The results have demonstrated that for wavelet-based methods, the choice of the mother wavelet function is of paramount importance to improve the performance of the algorithm. However, as indicated in this study, it is possible to have satisfactory algorithm performance with a particular mother wavelet function. Moreover, from the comparison of histograms in different damage scenarios, the values of F UL RWPE were found to be proportional to damage severity. Therefore, this damage indicator can be used to quantify the damage severity. Also, by comparing results corresponding to the damage cases, it can be seen that changes in damage location causes a scenario which requires a different suitable mother wavelet function. Hence, the final outcome obtained from GA was found to have great potential to determine the optimal solution and to investigate the reliability of the parameters for algorithm adjustment.

In addition, varying operational and environmental conditions of the structure raise a discrepancy, i.e., false alarm, which is reduced because of the baseline-free nature of the proposed method. Since all sensors are subjected to the same environmental condition and measured the vibration signals at the same time. Thus the vibration signals measured at a location can act as reference signals to other location that has comparable structural feature.

Conclusions

An intelligent damage identification algorithm to detect damage in beam-like structures using vibration signal was developed and implemented. To verify the efficiency and practicability of the method proposed in the current research, both numerical simulation and experimental tests were carried out. The baseline-free damage indicator was defined from an optimized wavelet packet transform which was combined with the information entropy to gain the advantages of both techniques. Results conclude that the wavelet-based techniques are absolutely dependent of the mother wavelet function. On the other hand, the most inevitable challenge in wavelet analysis for damage identification as shown in previous research works has been the determination of mother wavelet function and decomposition level through trial and error based on intrinsic characteristics of the data. This has limited earlier researches to use a specific mother wavelet function and decomposition level for various damage scenarios of beam-like structures. However, the novelty of the proposed method is using various mother wavelet functions and decomposition levels for every damage scenario at different locations.
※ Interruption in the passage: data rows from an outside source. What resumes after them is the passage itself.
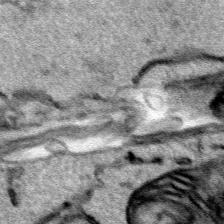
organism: Human
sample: Mitochondria in HCT116 cells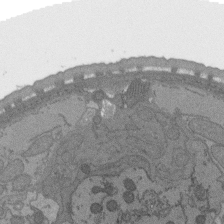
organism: C. elegans
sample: AFD neurons C. elegans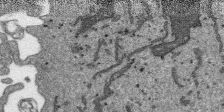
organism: Human
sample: Lung epithelial cells infected with SARS-CoV-2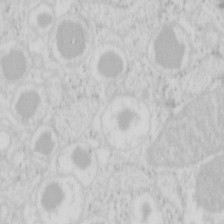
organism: Mouse
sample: Pancreas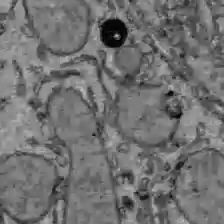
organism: C57BL Mouse
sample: Liver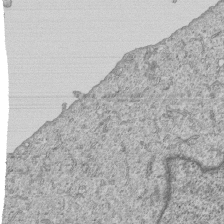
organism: Human
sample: MDA-MB-231 cells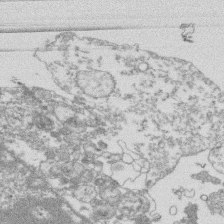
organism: Human
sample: HeLa cell HIV synapse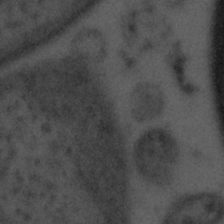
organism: Tuwongella immobilis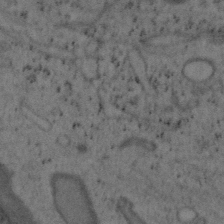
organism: Human
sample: HeLa cells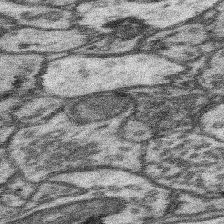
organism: Mouse
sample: Somatosensory cortex neuropil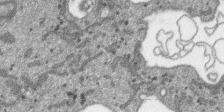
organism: Human
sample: Lung epithelial cells infected with SARS-CoV-2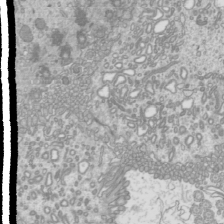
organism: Mouse
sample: Cilia; mouse epididymis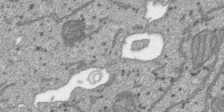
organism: Human
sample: Lung epithelial cells infected with SARS-CoV-2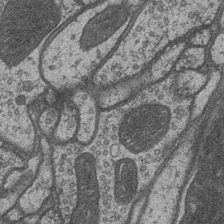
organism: Drosophila
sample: Optic medulla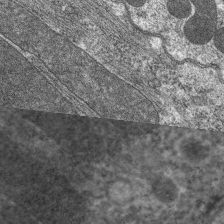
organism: C. elegans
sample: Pharynx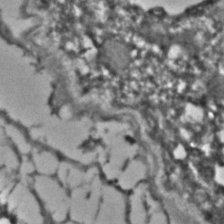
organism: C. elegans
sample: C. elegans embryo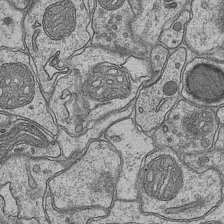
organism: Mouse
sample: CA1 Hippocampus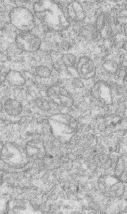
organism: Human
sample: HeLa cell HIV synapse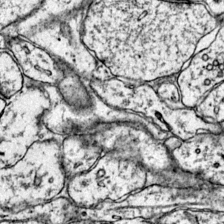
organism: Mouse
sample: Primary visual cortex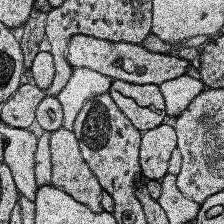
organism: Human
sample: Temporal Lobe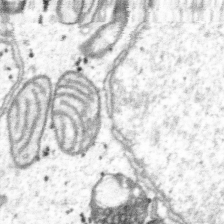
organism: Human
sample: HeLa cells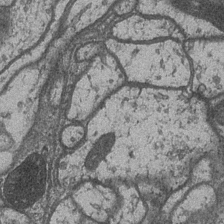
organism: Drosophila
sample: Optic medulla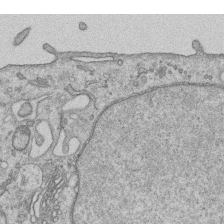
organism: Human
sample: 1205lu cells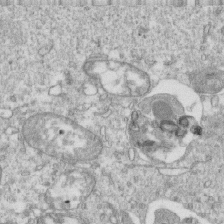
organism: Mouse
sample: Activated OT-1 CD8+ T cells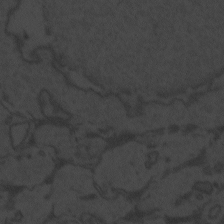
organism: Zebrafish
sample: Macrophage infected with Toxoplasma gondii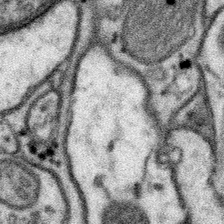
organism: Mouse
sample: Somatosensory cortex neuropil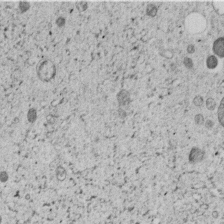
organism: C. elegans
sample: C. elegans embryo early stage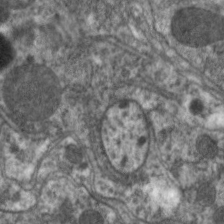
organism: C. elegans
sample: Pharynx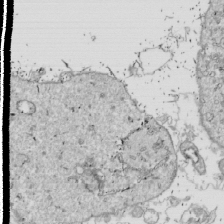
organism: Drosophila
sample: Cell division; meiosis; drosophila spermatocytes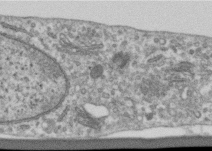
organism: Human
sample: Centriole in RPE cells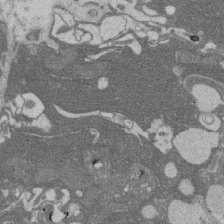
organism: Rat
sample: Salivary granule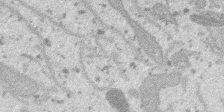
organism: Human
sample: Lung epithelial cells infected with SARS-CoV-2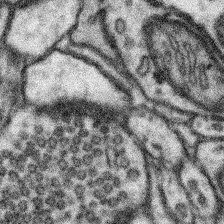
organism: Mouse
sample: Somatosensory cortex neuropil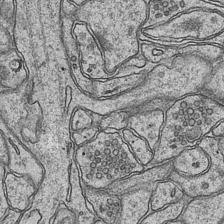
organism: Mouse
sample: CA1 Hippocampus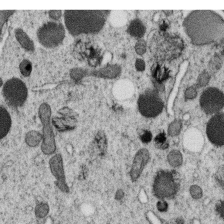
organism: C. elegans
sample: C. elegans oocyte; sperm cells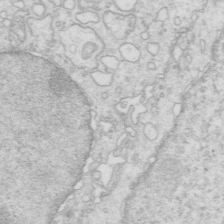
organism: Mouse
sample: Multiciliated cells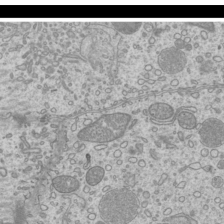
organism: Mouse
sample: Cilia; mouse epididymis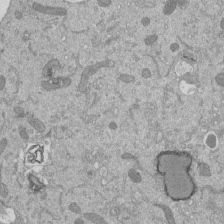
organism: Mouse
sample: ED-1 cell nuclei; centrioles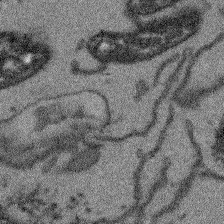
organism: Arabidopsis thaliana
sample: Root tip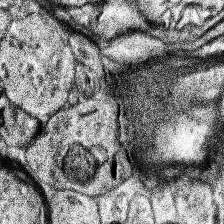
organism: Human
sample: Temporal Lobe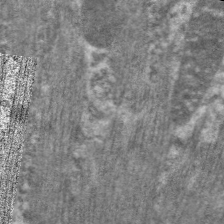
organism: C. elegans
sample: Pharynx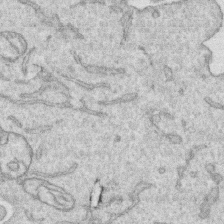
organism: Human
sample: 1205lu cells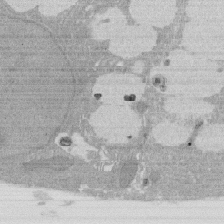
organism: Rat
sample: Salivary granule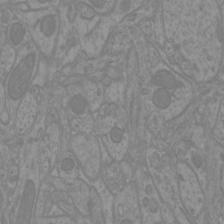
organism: Mouse
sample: Cortical neurons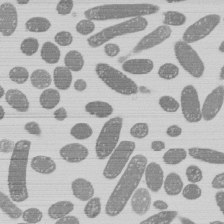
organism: E. coli
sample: Bacterial nucleoid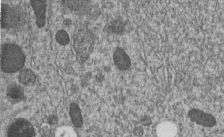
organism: C. elegans
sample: C. elegans embryo early stage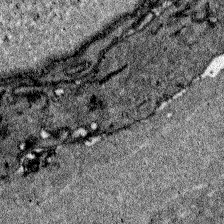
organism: Zebrafish
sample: Larval olfactory bulb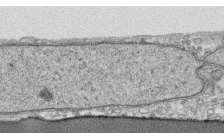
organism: Human
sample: CRL-1474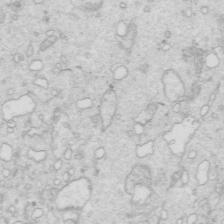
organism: Mouse
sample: Multiciliated cells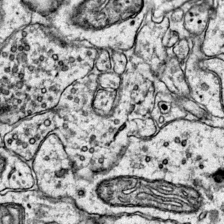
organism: Mouse
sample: Primary visual cortex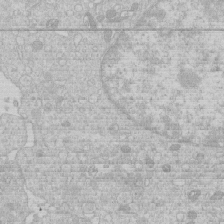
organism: Human
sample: Macrophage cells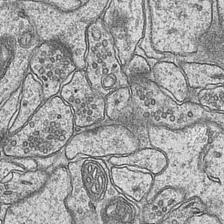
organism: Mouse
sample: CA1 Hippocampus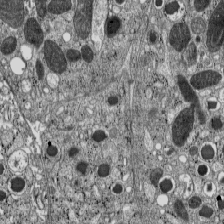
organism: C57BL Mouse
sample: Pancreatic islet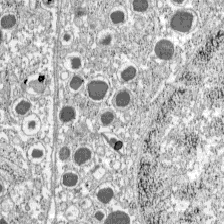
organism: C57BL Mouse
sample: Pancreatic islet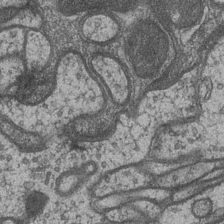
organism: Drosophila
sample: Optic medulla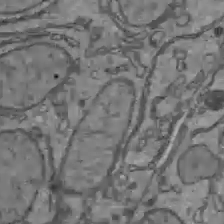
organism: C57BL Mouse
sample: Liver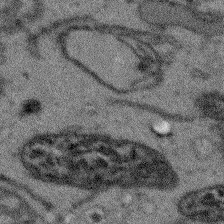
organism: Arabidopsis thaliana
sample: Root tip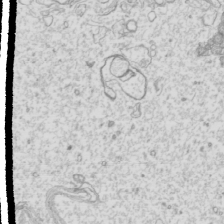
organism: Mouse
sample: Cilia; mouse epididymis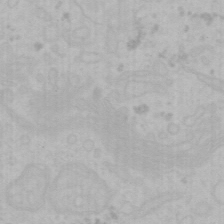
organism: Mouse
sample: Choroid plexus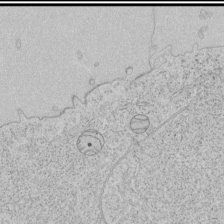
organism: Human
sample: Mitochondria in HCT116 cells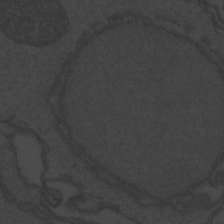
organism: Zebrafish
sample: Macrophage infected with Toxoplasma gondii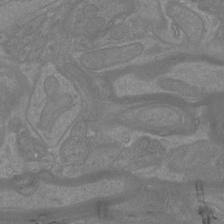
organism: Mouse
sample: Cortical neurons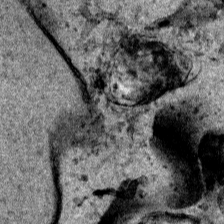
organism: Human
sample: Mitochondria in HCT116 cells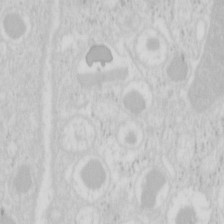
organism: Mouse
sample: Pancreas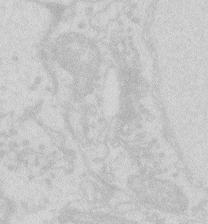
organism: Zebrafish
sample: Macrophage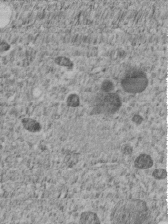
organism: C. elegans
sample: C. elegans embryo early stage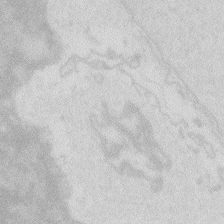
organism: Zebrafish
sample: Macrophage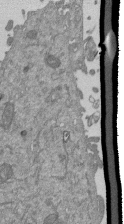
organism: Mouse
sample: ED-1 cell nuclei; centrioles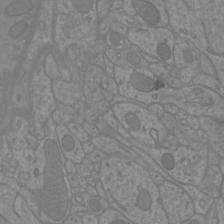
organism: Mouse
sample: Cortical neurons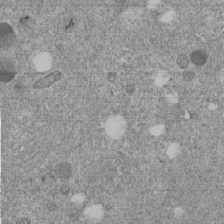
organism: C. elegans
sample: C. elegans embryo early stage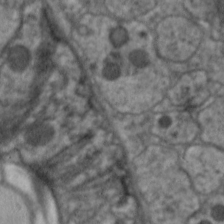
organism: C. elegans
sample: Pharynx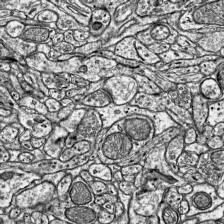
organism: Mouse
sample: Visual Cortex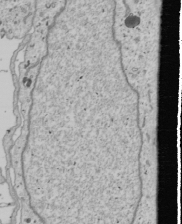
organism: Human
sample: Mitochondria in U2OS cells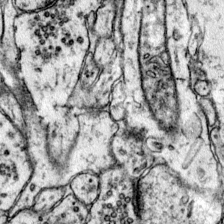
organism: Mouse
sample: Primary visual cortex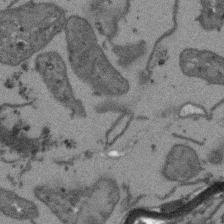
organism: Arabidopsis thaliana
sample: Root tip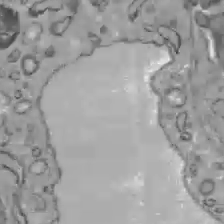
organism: C57BL Mouse
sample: Liver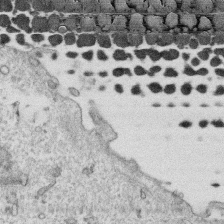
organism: Human
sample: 1205lu cells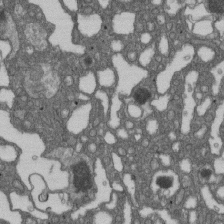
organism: Drosophila
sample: Nephrocyte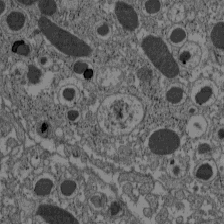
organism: C57BL Mouse
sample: Pancreatic islet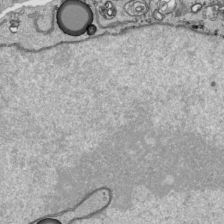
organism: Human
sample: Mitochondria in HCT116 cells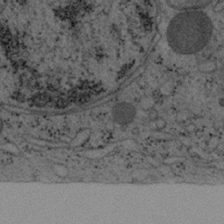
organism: Human
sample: HeLa cells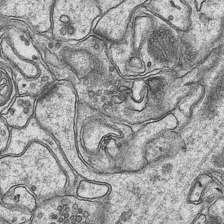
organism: Mouse
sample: CA1 Hippocampus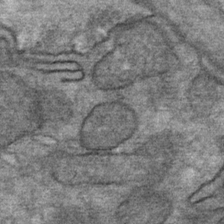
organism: Mouse
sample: Mouse Salivary gland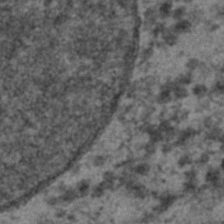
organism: C. elegans
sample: C. elegans embryo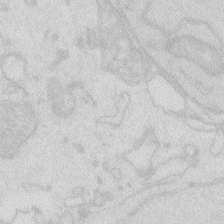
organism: Zebrafish
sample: Macrophage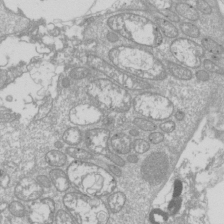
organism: Drosophila
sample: Cell division; meiosis; drosophila spermatocytes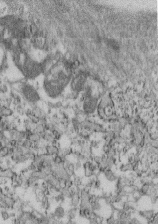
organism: Mouse
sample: Cilia; retinal pigment epithelium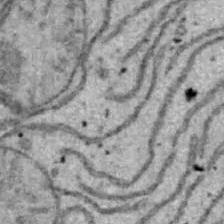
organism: Mouse
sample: Liver from an obese (ob/ob) mouse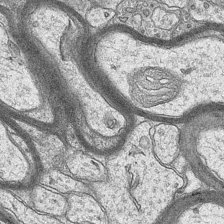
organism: Mouse
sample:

The mother wavelet and decomposition level are optimally chosen by GA which can resolve the problem of baseline-free methods. The baseline-free methods suffer from presence of multiple-damage scenario in several locations throughout a beam. Therefore, the difficulty in implementation of mother wavelet function through trial-and-error based methods is eliminated. Also, all the results show that the optimal damage indicator can be successfully used to identify the damage locations as well as damage severity from the response data of the damaged beam using an effective comparative approach. The results demonstrated that the proposed algorithm has great potential and considerable accuracy for damage identification in beam-like structures.